The Man in the High Castle: Pilot Review

The Man in the High Castle

The Man in the High Castle marks a new direction for Amazon’s original offerings in 2015, one of the show’s first genuine attempts at high-stakes, hour-long drama (following the ignored Hysteria and the recently-cancelled The After), and a show that neatly falls into line with modern trends of American television. Adaptation of literature? Check. CGI backdrops that scream “prestige show”? Check. All sorts of intrigue, mystery, and a slight tinge of the supernatural? Check. (and for a bonus: Nazi drama? Big check).

And yet depsite all that, The Man in the High Castle is actually pretty good.

Adapted from Phillip K. Dick’s novel of the same name, The Man in the High Castle is set in an alternate world, where the U.S. lost World War II, and the Germans and Japanese split the United States into two (with a small buffer “peace zone” set across the Rocky Mountains). Taking place in 1962, it examines the growing tension in the extended Reich on the East Coast and the Japanese Pacific States out west; more importantly, it takes place right as Adolf Hitler is succumbing to illness, putting the world on edge of war once again. One part The Americans, one part Lost (we’ll get to that), and two parts generic period drama, The Man in the High Castle is most fascinating when its building out its world, displaying an America crushed and split into two, living under the thumbs of two powerful, yet distinct regimes.

At that, The Man in the High Castle is one of the most intriguing pilots in recent memory, an unsettling dystopia that is so fascinating and well-constructed, it overshadows any attempt at the pilot to deepen its characters. While there’s certainly an ensemble to the show, the only characters the pilot distinctly focuses on are the two newest to the underground resistance being formed around a secret newsreel showing a world where the US did win World War II: Joe Blake, a newly-minted rebel driving from NY to Colorado with a special package, and Juliana Crain, a woman who heads to Colorado in place of her sister when she’s murdered by Japanese police. However, the pilot doesn’t do a lot to make them interesting characters; instead, they acts as conduits of silent exposition into this new world, which robs the script of some of its more intriguing, shadowed exploration of identity, allegiance – and at its core, reality.

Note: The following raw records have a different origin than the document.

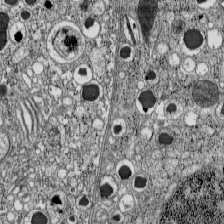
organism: C57BL Mouse
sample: Pancreatic islet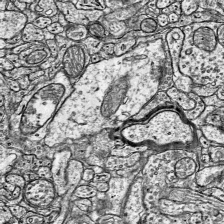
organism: Mouse
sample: Visual Cortex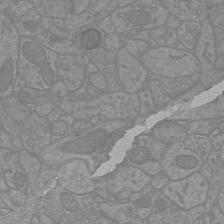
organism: Mouse
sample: Cortical neurons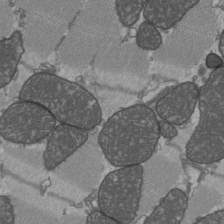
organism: C57BL Mouse
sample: Heart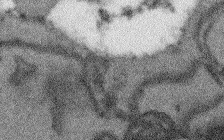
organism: Arabidopsis thaliana
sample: Root tip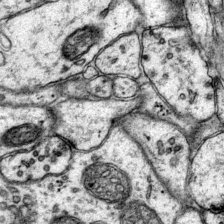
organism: Mouse
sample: Primary visual cortex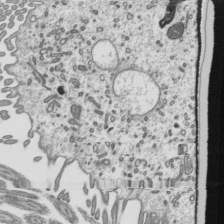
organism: Mouse
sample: Mouse epididymis efferent ductule cilia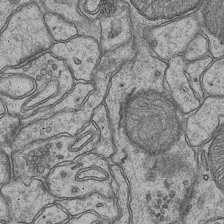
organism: Mouse
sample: CA1 Hippocampus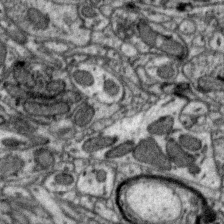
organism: Zebra finch
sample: Brain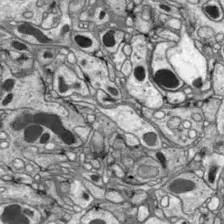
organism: Drosophila
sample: Optic lobe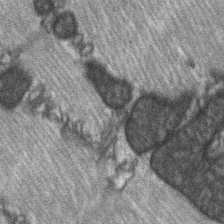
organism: C57BL Mouse
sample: Soleus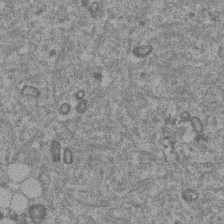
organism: Mouse
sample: Dividing mouse embryo 1 cell stage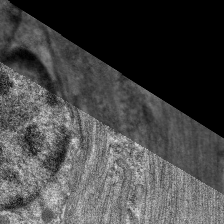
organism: C. elegans
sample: Pharynx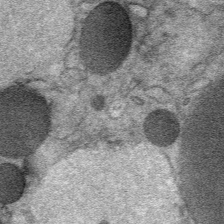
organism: Mouse
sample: Mouse Salivary gland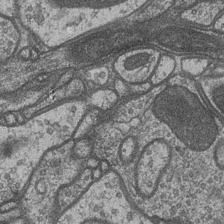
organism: Drosophila
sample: Optic medulla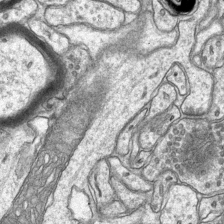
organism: Mouse
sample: CA1 Hippocampus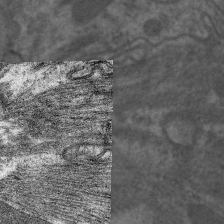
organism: C. elegans
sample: Pharynx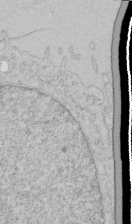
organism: Human
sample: Mitochondria in HCT116 cells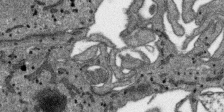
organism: Human
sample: Lung epithelial cells, uninfected (mock) control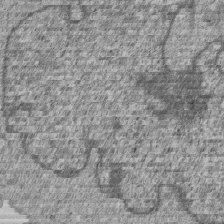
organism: Human
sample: MDA-MB-231 cells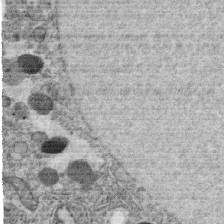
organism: C. elegans
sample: C. elegans oocyte; sperm cells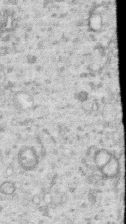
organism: Human
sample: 1205lu cells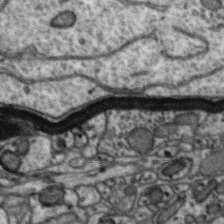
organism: Zebra finch
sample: Brain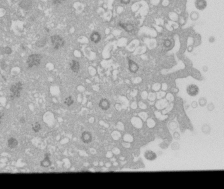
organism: Xenopus
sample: Cilia; centrioles in frog embryo cells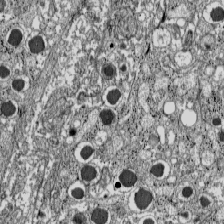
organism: C57BL Mouse
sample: Pancreatic islet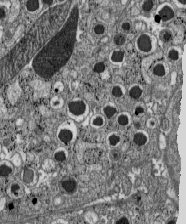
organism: C57BL Mouse
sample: Pancreatic islet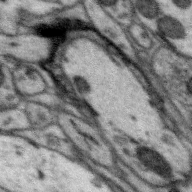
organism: Zebra finch
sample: Brain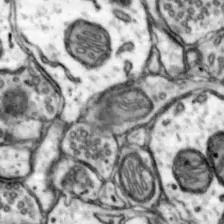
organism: Mouse
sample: Nucleus accumbens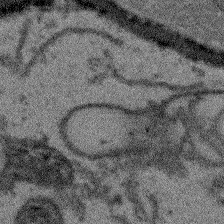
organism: Arabidopsis thaliana
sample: Root tip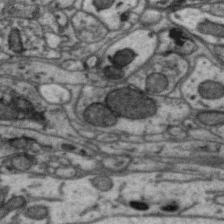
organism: Zebra finch
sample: Brain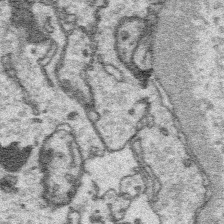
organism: Platynereis dumerilii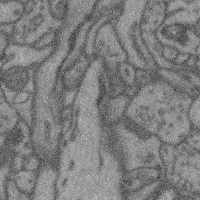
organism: Mouse
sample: Cerebral cortex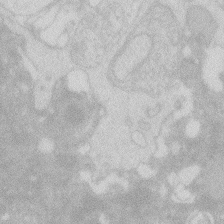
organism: Zebrafish
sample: Macrophage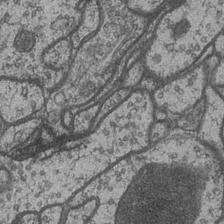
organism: Drosophila
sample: Optic medulla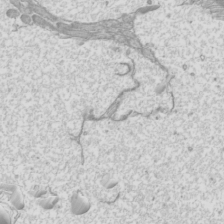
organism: Mouse
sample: Cilia; mouse epididymis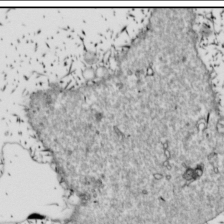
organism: Drosophila
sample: Cell division; meiosis; drosophila spermatocytes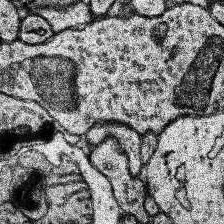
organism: Human
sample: Temporal Lobe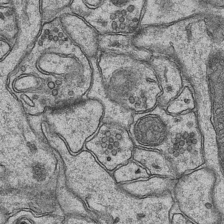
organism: Mouse
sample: CA1 Hippocampus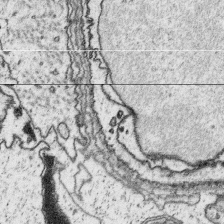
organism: Platynereis dumerilii
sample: Parapodia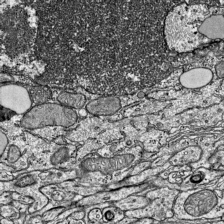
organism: Mouse
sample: Visual Cortex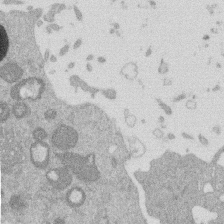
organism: Mouse
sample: Dividing mouse embryo 1 cell stage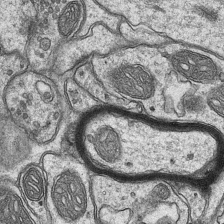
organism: Mouse
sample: CA1 Hippocampus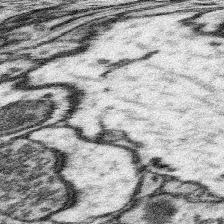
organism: Mouse
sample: Somatosensory cortex neuropil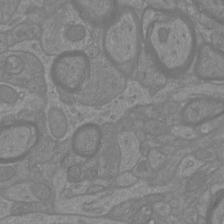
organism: Mouse
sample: Cortical neurons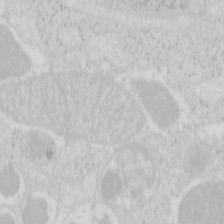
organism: Mouse
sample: Pancreas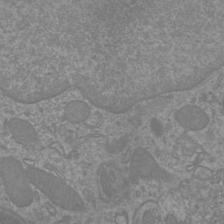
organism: Mouse
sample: Cortical neurons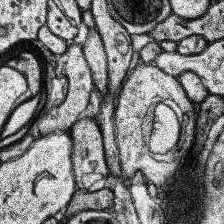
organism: Human
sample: Temporal Lobe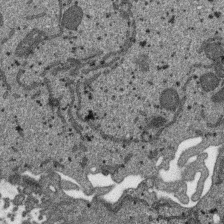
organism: Human
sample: Lung epithelial cells infected with SARS-CoV-2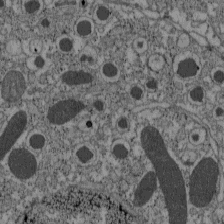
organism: C57BL Mouse
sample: Pancreatic islet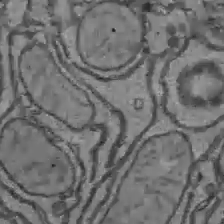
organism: C57BL Mouse
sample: Liver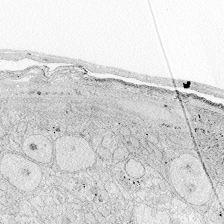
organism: Zebrafish
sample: Whole-Brain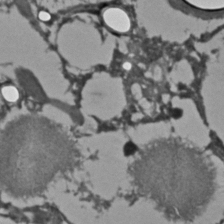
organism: C. elegans
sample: C. elegans embryo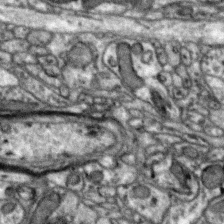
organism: Zebra finch
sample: Brain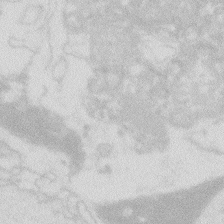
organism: Zebrafish
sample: Macrophage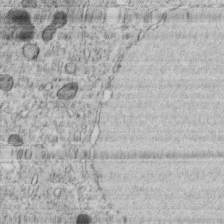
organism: C. elegans
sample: C. elegans embryo early stage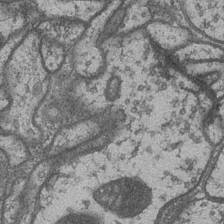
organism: Drosophila
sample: Optic medulla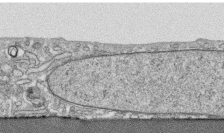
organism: Human
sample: CRL-1474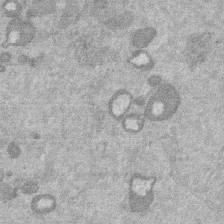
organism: Mouse
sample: Dividing mouse embryo 1 cell stage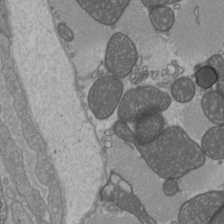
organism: C57BL Mouse
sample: Heart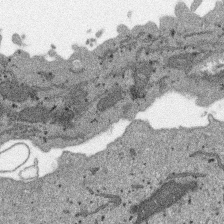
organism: Human
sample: Lung epithelial cells infected with SARS-CoV-2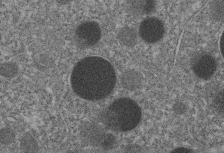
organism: C. elegans
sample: C. elegans embryo early stage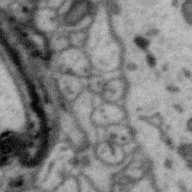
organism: Zebra finch
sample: Brain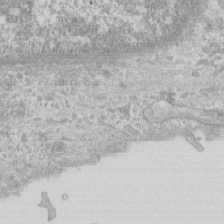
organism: Human
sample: CRL-1474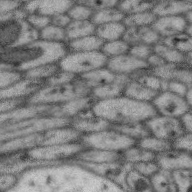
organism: Zebra finch
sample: Brain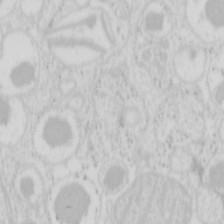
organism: Mouse
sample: Pancreas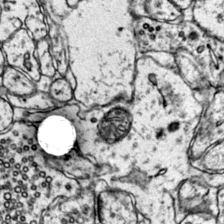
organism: Mouse
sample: Primary visual cortex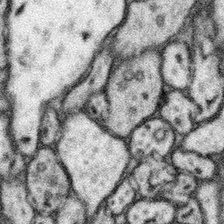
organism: Mouse
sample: Somatosensory cortex neuropil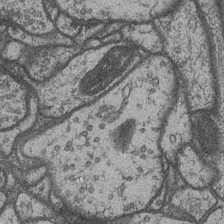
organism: Drosophila
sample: Optic medulla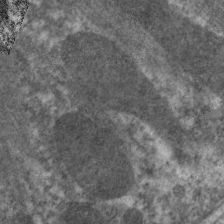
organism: C. elegans
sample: Pharynx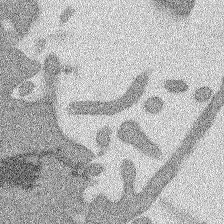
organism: Human
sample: HeLa cells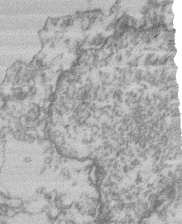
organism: Mouse
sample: T cell stromal cell synapse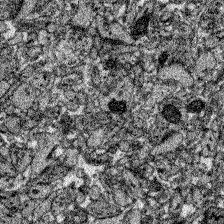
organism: Zebrafish
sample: Larval olfactory bulb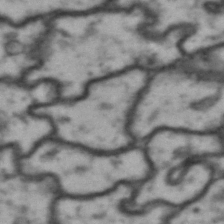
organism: Drosophila
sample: Brain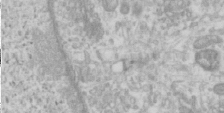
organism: Human
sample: Cilia; basal body in RPE cells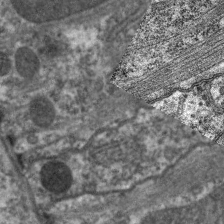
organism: C. elegans
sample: Pharynx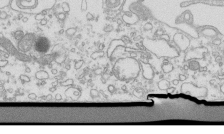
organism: Mouse
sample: Macrophages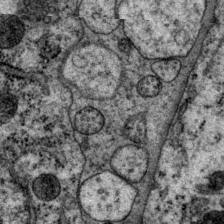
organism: P. pacificus
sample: Pharynx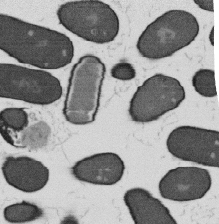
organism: B. subtilis
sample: Bacterial spore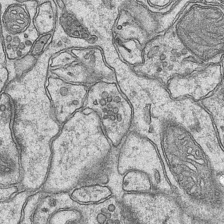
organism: Mouse
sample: CA1 Hippocampus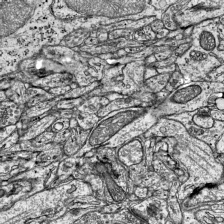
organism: Mouse
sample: Visual Cortex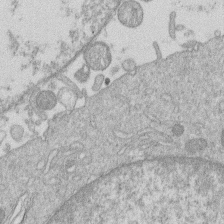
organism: Human
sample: Macrophage cells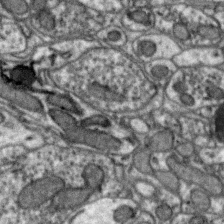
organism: Zebra finch
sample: Brain

It’s not that Luke Kleintank or Alexa Davalos don’t try to bring nuance to their characters; they do (particularly Davalos), there’s just not a lot of detail spared for character, as it tries to set up this ambitious, expansive story of an alternate world. And when The Man in the High Castle begins to tug at the strings of that world, it gets a lot more interesting: as people wonder (including DJ Squalls, who appears in a recurring role) what is happening to the Fuhrer, everyone is scrambling to prepare for war – and all the espionage, double-crossing, and assassinating that comes along with it, which appears to lay out an intricate web of deception and mystery as each character continuously questions themselves and others, forming alliances that seemingly go against the uniforms they wear, or roles they play in society.

When The Man in the High Castle dips into that duality, that exploration of perception, it really begins to come together, truly beginning to reach at that Dickian exploration of reality. The news reel Juliana watches isn’t just some random collection of images that could’ve been; that news reel is full of information from a world familiar to the audience, twisting what initially appeared to be a fantasy series with a spy angle, to an existential exploration of reality. What does it mean to be ‘free’? What is ‘victory’ really anyway? Are there infinite realities? These are the questions The Man in the High Castle seems to be interested in; so interested, in fact, it comes at the cost of its characters.

Despite that, The Man in the High Castle’s pilot is very good at… well, being a pilot. Should (and they should) Amazon order this to series, a full season order will give the writers plenty of time to flesh out the people living in the vibrant dystopian world they’ve constructed with this pilot. With The Man in the High Castle, Amazon has their first promising dramatic series; let’s hope they see this one through to a full season, exuding a confidence not yet seen in their potential hour-long offerings.